World—Economic recovery resilient but slow, with persistent risks
The global economy proved more resilient than expected in the first half of 2023. Indeed, new IMF forecasts are increasingly consistent with a ‘soft landing’, where unprecedented global monetary tightening sees inflation decelerate (from 8.7% in 2022 to 5.8% in 2024) without recession. Labour markets in advanced economies are slowing but remain buoyant, with historically low unemployment supporting economic activity.
That said, the economic rebound is fading (Chart). This reflects diminishing pandemic-era savings, the slowing catch-up in services (including travel) and persistent manufacturing slowdown. The IMF forecasts global GDP growth will fall from 3.5% in 2022 to 3.0% in 2023 and 2.9% in 2024, well below the historical (2000-2019) annual average of 3.8%. Medium term growth forecasts are at their lowest in decades, at 3.1% per annum. By 2028, the global economy is expected to be 5.0% smaller than was forecast prior to COVID-19, equivalent to US$6.4 trillion. Meanwhile, world trade growth is forecast to decline from 5.1% in 2022 to 0.9% in 2023 and 3.5% in 2024, well below the historical average of 4.9%. Underperformance reflects weaker global demand, shifting consumption toward domestic services, the effects of USD appreciation, and rising trade barriers.

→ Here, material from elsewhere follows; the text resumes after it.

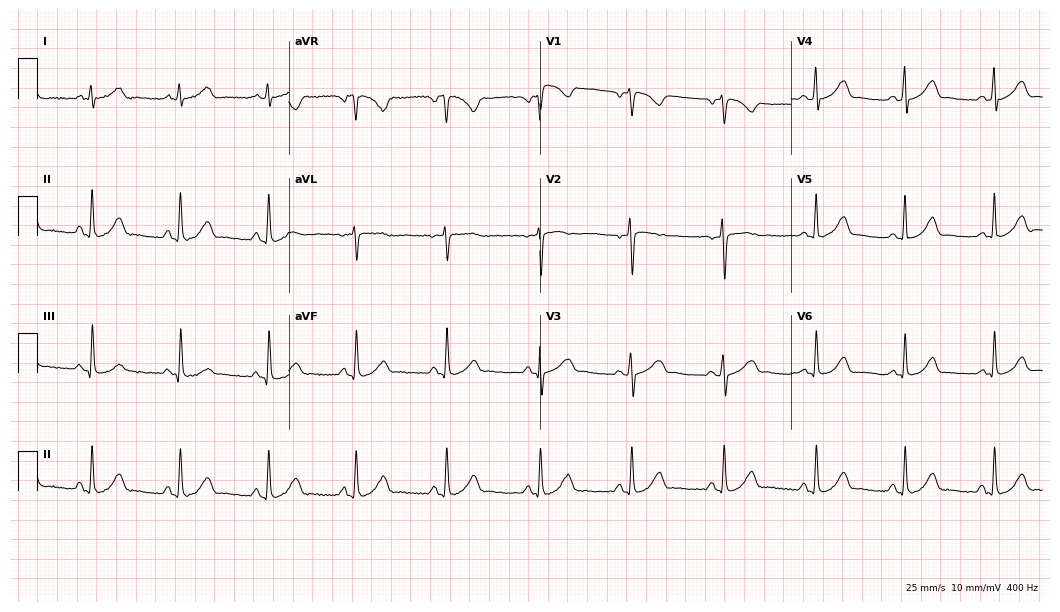
Resting 12-lead electrocardiogram (10.2-second recording at 400 Hz). Patient: a woman, 35 years old. Read as a normal ECG.

Risks to the global economy remain manifold. Commodity prices could become more volatile amid the ongoing El Nino phenomenon and geopolitical shocks, particularly in the Middle East. The IMF estimate that a 30% rise in oil prices could reduce global GDP by 0.5% and raise inflation by 1.3 percentage points. China’s economy could slow further if Beijing’s policy response fails to preserve financial stability by supporting the property sector, with Asian and commodity-producing economies hardest hit. Tight labour markets and wage demands could contribute to persistent inflation. Last, higher-for-longer interest rates could lead to a surge in corporate, household and sovereign defaults.